Les castes sont formées de tous ceux qui ne cultivent pas la terre ; griots, artisans du fer, du bois du cuir. Les relations sexuelles avec les membres du groupe des cultivateurs leur sont interdites. Ils habitent des quartiers séparés, se marient entre eux et sont organisés en familles étendues comme les autres Dogons.
La mythologie explique l’origine des castes : ainsi le premier forgeron, descendu du ciel dans le grenier céleste, fit pénétrer dans la terre une partie de ses forces afin de la préparer aux moissons, rendues possibles grâce aux outils qu’il fabrique. Il a donc transmis à ses descendants une force vitale amoindrie par rapport à celle des autres Dogons. Mais il peut la reconquérir, à titre personnel, par l’exercice même de son métier, en frappant quotidiennement la terre de sa masse. Ainsi, chez les Dogons, tout est expliqué par la mythologie.
Masques et statuettes
La sculpture dogon, masques et statuettes, est avant tout – comme partout en Afrique- rituelle hormis les objets fabriqués depuis quelques décennies à l’intention des touristes.
Les statuettes – les authentiques - conservées dans des sanctuaires familiaux représentent des ancêtres ou des êtres mythiques.

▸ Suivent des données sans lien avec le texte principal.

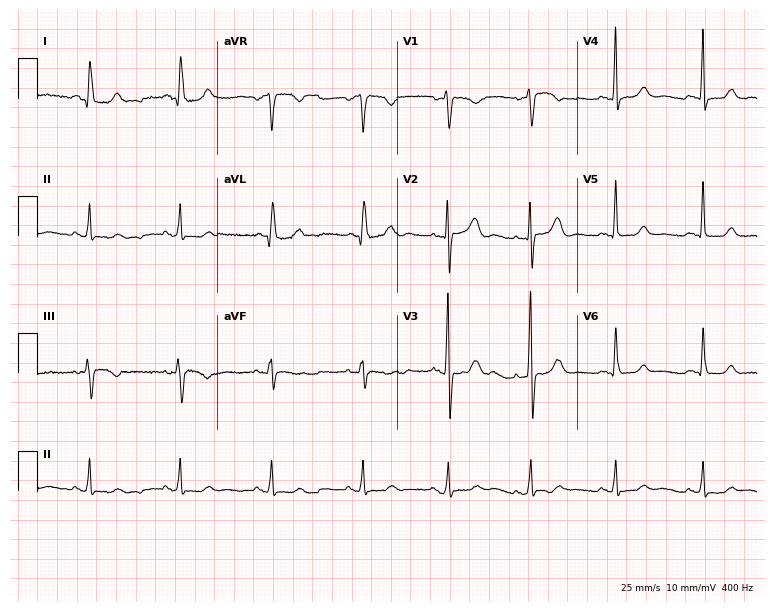
ECG (7.3-second recording at 400 Hz) — a female patient, 59 years old. Screened for six findings — first-degree AV block, right bundle branch block (RBBB), left bundle branch block (LBBB), sinus bradycardia, atrial fibrillation (AF), sinus tachycardia — none is recorded.

Beaucoup d’entre elles ont été volées et se trouvent aujourd’hui dans les musées européens ou américains. Certaines d’entre elles, les plus anciennes probablement, ont été trouvées à demi enfouies dans des grottes, couvertes d’un dépôt rougeâtre épais, sang d’animaux sacrifiés. Les Dogons, les attribuent aux Tellem, leurs prédécesseurs dans les falaises de Bandiagara, bien que la similitude de leur style avec les œuvres plus récentes indique une origine dogon.
La diversité des formes remarquable : ancêtre féminin traité de façon réaliste, sans rigidité, le visage témoignant de la pensée ; Nommo bisexué,les bras haut dressés, monté sur un cheval ; vieillard dont la métamorphose en serpent est indiquée par l‘aspect onduleux du bois choisi par l’artiste. La force et la vie de la sculpture dogon traduisent celle de la mythologie et du rituel. Ces statuettes en bois sont l’œuvre des forgerons, qui en font aussi de plus abstraites, en fer, aux bras sans articulations comme l’étaient, selon le mythe, ceux des premiers êtres avant leur chute sur la terre.
Les masques,au contraire, ne sont pas sculptés par des spécialistes, mais par ceux qui les portent à l’occasion de cérémonies comme les levées de deuil. La face est simplifiée à l’extrême, inscrite dans un rectangle coupé par la saillie verticale du nez. Ils sont parfois surmontés de cimiers, dont le plus connu est une sorte de croix de Lorraine à valeur symbolique. Chaque masque est complété par un costume achevant de caractériser le personnage mythologique représenté par le danseur. La sortie des masques est une espèce de grand ballet dramatique, qui rappelle aux Dogons la conception précise et complète du monde que leur transmettent les générations précédentes.
Le maître de ces mystères, la plus haute autorité spirituelle, le grand initié qui dirige certains cultes et ordonne le rituel des cérémonies est le Hogon, l’homme le plus âgé et le plus respectable de la communauté. Mais son fonction de grand prêtre du Lébé, nom d’un des ancêtres primitifs qui se réincarne en serpent, lui confère d’étranges particularités : chaque nuit, dit la légende, un serpent vient l’enduire de sa bave, lui redonnant sa force vitale.